Category Pre-launch Share Post-launch Share Change
News/External 80.6% 82.0% +1.4%
Technical Content 15.7% 13.7% -2.0%
Q&A/Help 3.5% 3.7% +0.2%
Personal Experience 0.3% 0.6% +0.3%
Reduced Diversity: JSD was significantly greater than 0 at k=3/5/10 (p<0.001), and post-launch entropy values were lower (p=0.027 at k=10).
Retrieval Quality: Post-launch nDCG@10 (0.981) was higher than pre-launch (0.873), but the low pre-launch scores were due to the non-existence of concepts like "how to use ChatGPT", reflecting changes in the information environment.
6

Section 06

Research Limitations and Future Improvement Directions

Limitations:

  1. The rule-based classifier is sensitive to external URLs, which may overestimate the share of the news category.
  2. The 30 queries do not cover all AI-related queries.
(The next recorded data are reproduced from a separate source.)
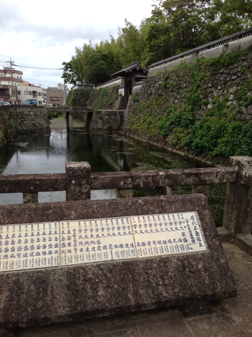 長崎県五島市-石田城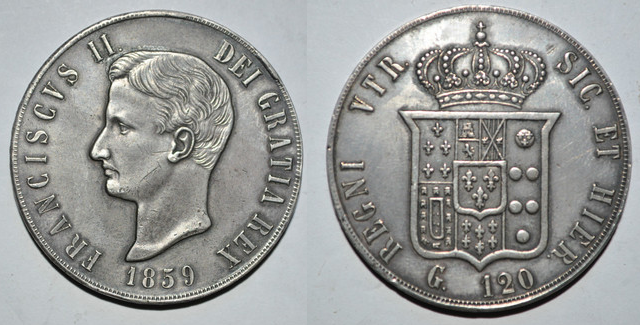 Moneta d'argento da 120 Grana (anche detta piastra), Regno delle Due Sicilie, 1859.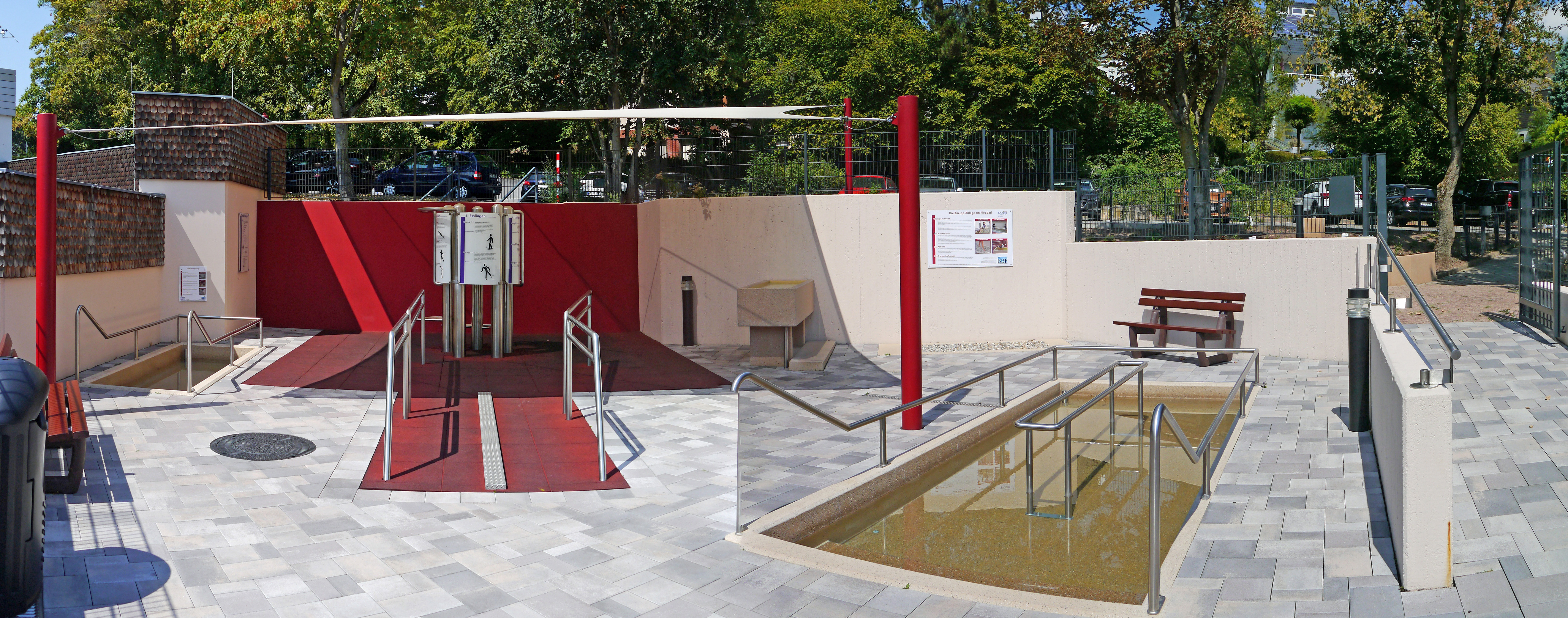 Kneipp-Anlage am Riedbad in Bergen-Enkheim mit (v.l.n.r.) Kinder-Wassertretbecken, 5-Esslinger-Gymnastik-Anlage, Arm-Tauchbecken, Fein- und Grobkiesel-Lauffeld und Erwachsenen-Wassertretbecken. Rechts vom Zugangsweg (außerhalb des Bildes) befinden sich noch 5 Felder mit verschiedenen Oberflächen zum Begehen zur Sohlenmassage.

Future Directions:
  • Expand to platforms like Twitter and Zhihu.
  • Analyze the impact of events like GPT-4 and Sora.
  • Introduce machine learning classifiers and larger query sets.
7

Section 07

Conclusions and Implications: Impact of Major AI Events on the Information Ecosystem

Conclusions:

  1. Surge in information volume: Post-launch data volume is 5x pre-launch.
  2. Content structure shift: Significant changes in category distribution (JSD p<0.001) and reduced diversity (entropy p=0.027).
  3. Retrieval quality paradox: Higher post-launch metrics are due to the lack of relevant concepts in the pre period, not algorithm differences. Implications:
  • Developers need to pay attention to the impact of temporal changes on retrieval results, maintaining diversity and quality.
  • Users need critical thinking and actively seek diverse information sources.